PairSeq¶
Sorts and matches sequence records with matching coordinates across files
usage: PairSeq [--version] [-h] -1 SEQ_FILES_1 [SEQ_FILES_1 ...] -2
SEQ_FILES_2 [SEQ_FILES_2 ...] [--outdir OUT_DIR]
[--outname OUT_NAME] [--failed] [--fasta]
[--delim DELIMITER DELIMITER DELIMITER]
[--1f FIELDS_1 [FIELDS_1 ...]] [--2f FIELDS_2 [FIELDS_2 ...]]

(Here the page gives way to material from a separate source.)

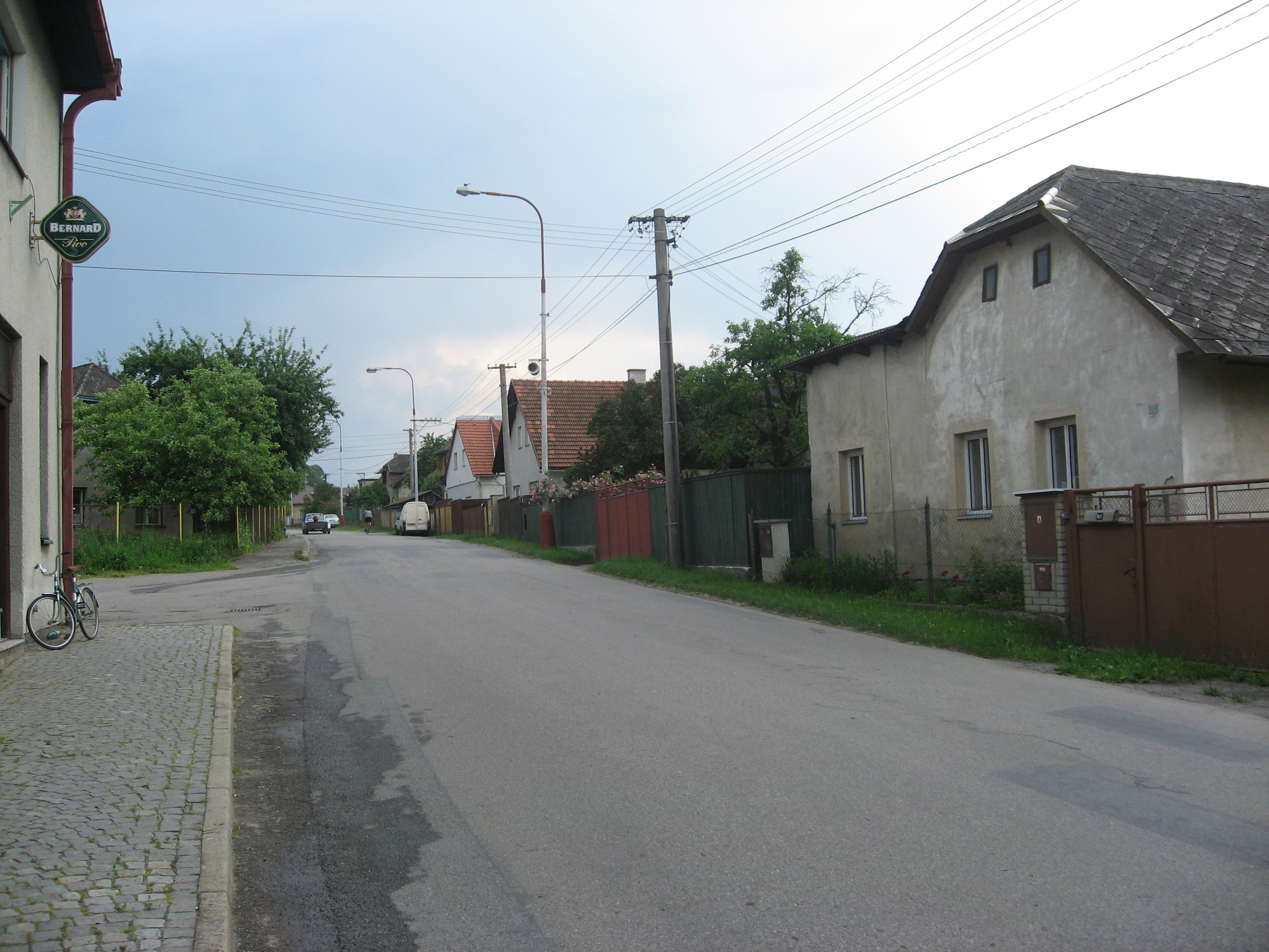 Čejov

[--act {min,max,sum,set,cat}]
[--coord {illumina,solexa,sra,454,presto}]
-
--version
¶
show program’s version number and exit
-
-h
,
--help
¶
show this help message and exit
-
-1
<seq_files_1>
¶ An ordered list of FASTA/FASTQ files containing head/primary sequences.
-
-2
<seq_files_2>
¶ An ordered list of FASTA/FASTQ files containing tail/secondary sequences.
-
--outdir
<out_dir>
¶ Specify to changes the output directory to the location specified. The input file directory is used if this is not specified.
-
--outname
<out_name>
¶ Changes the prefix of the successfully processed output file to the string specified. May not be specified with multiple input files.
-
--failed
¶
If specified create files containing records that fail processing.
-
--fasta
¶
Specify to force output as FASTA rather than FASTQ.
-
--delim
<delimiter>
¶ A list of the three delimiters that separate annotation blocks, field names and values, and values within a field, respectively.
-
--1f
<fields_1>
¶ The annotation fields to copy from file 1 records into file 2 records. If a copied annotation already exists in a file 2 record, then the annotations copied from file 1 will be added to the front of the existing annotation.
-
--2f
<fields_2>
¶ The annotation fields to copy from file 2 records into file 1 records. If a copied annotation already exists in a file 1 record, then the annotations copied from file 2 will be added to the end of the existing annotation.
-
--act
{min,max,sum,set,cat}
¶ The collapse actions to take on all fields copied between files to combine duplicate fields into a single value. The actions “min”, “max”, “sum” perform the corresponding mathematical operation on numeric annotations. The action “set” collapses annotations into a comma delimited list of unique values. The action “cat” concatenates the values together into a single string. Only applies if the field already exists in the header before being copying from the other file.
-
--coord
{illumina,solexa,sra,454,presto}
¶ The format of the sequence identifier which defines shared coordinate information across mate pairs.
- output files:
- pair-pass
successfully paired reads with modified annotations.
- pair-fail
raw reads that could not be assigned to a mate-pair.
- output annotation fields:
- <user defined>
annotation fields specified by the –1f or –2f arguments.